What is required: Exactly as they appear, please output the lines from the one with "Fafá durante show em 2014" through the end of the material, without pictures.

Given information:
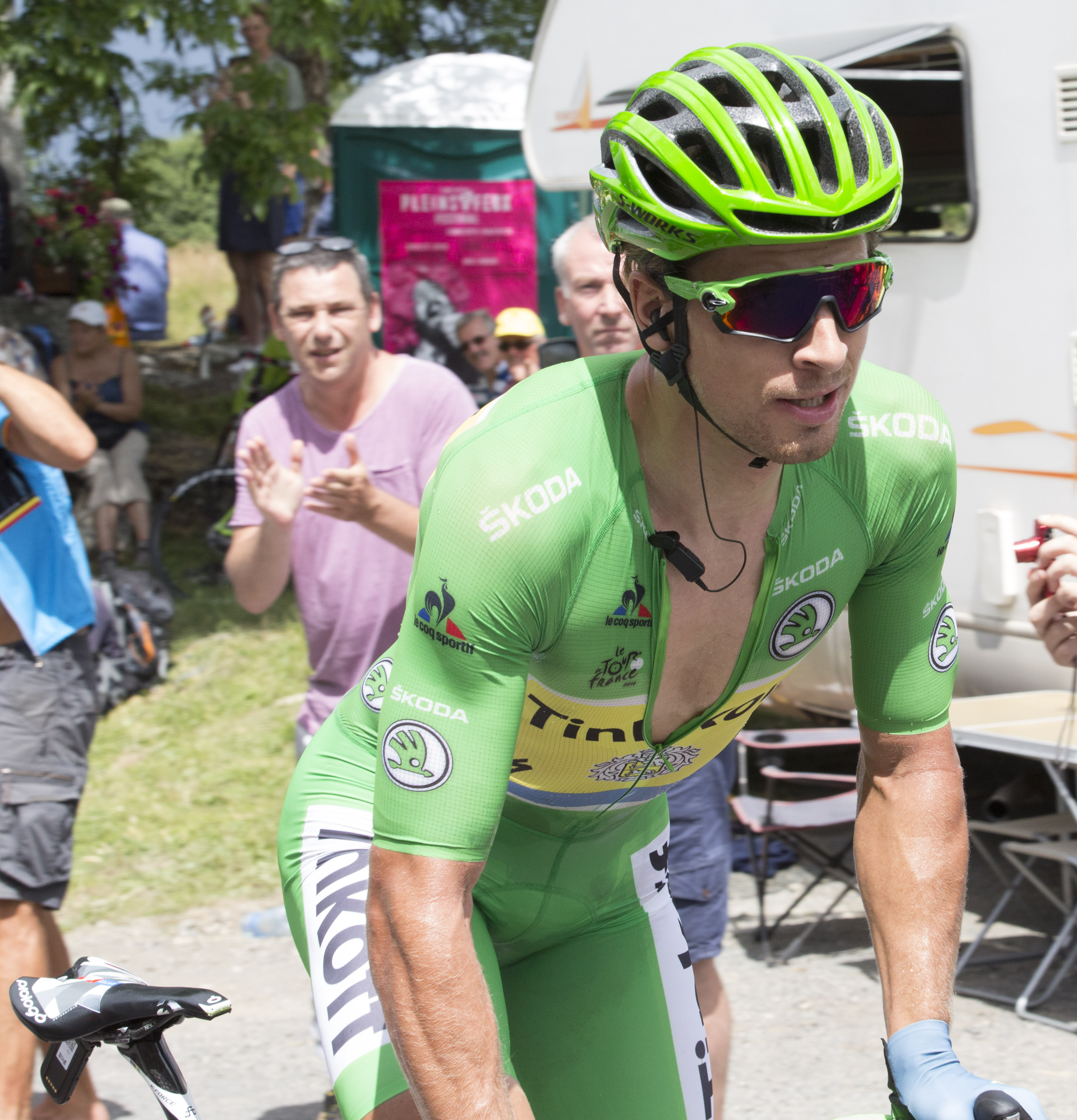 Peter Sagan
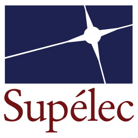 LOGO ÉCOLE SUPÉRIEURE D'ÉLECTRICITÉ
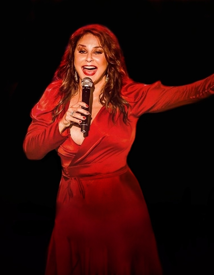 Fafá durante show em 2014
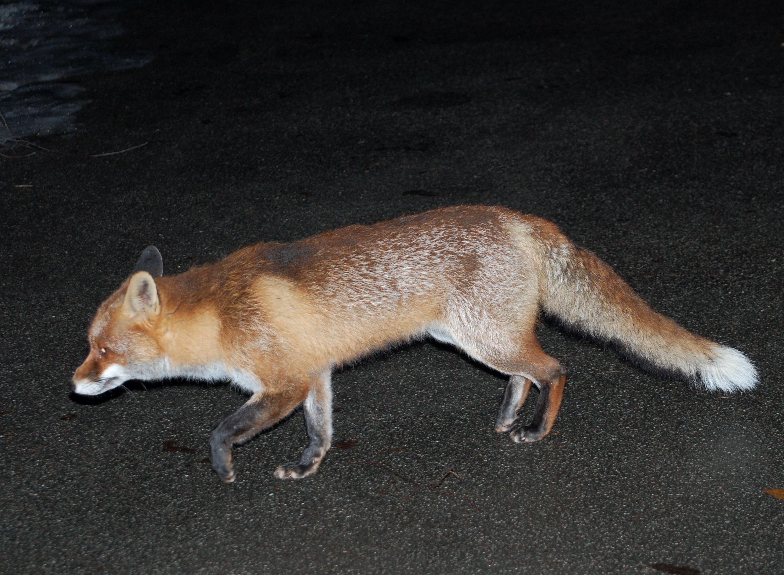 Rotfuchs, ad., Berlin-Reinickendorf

Solution to the exercise:
 Fafá durante show em 2014
 Rotfuchs, ad., Berlin-Reinickendorf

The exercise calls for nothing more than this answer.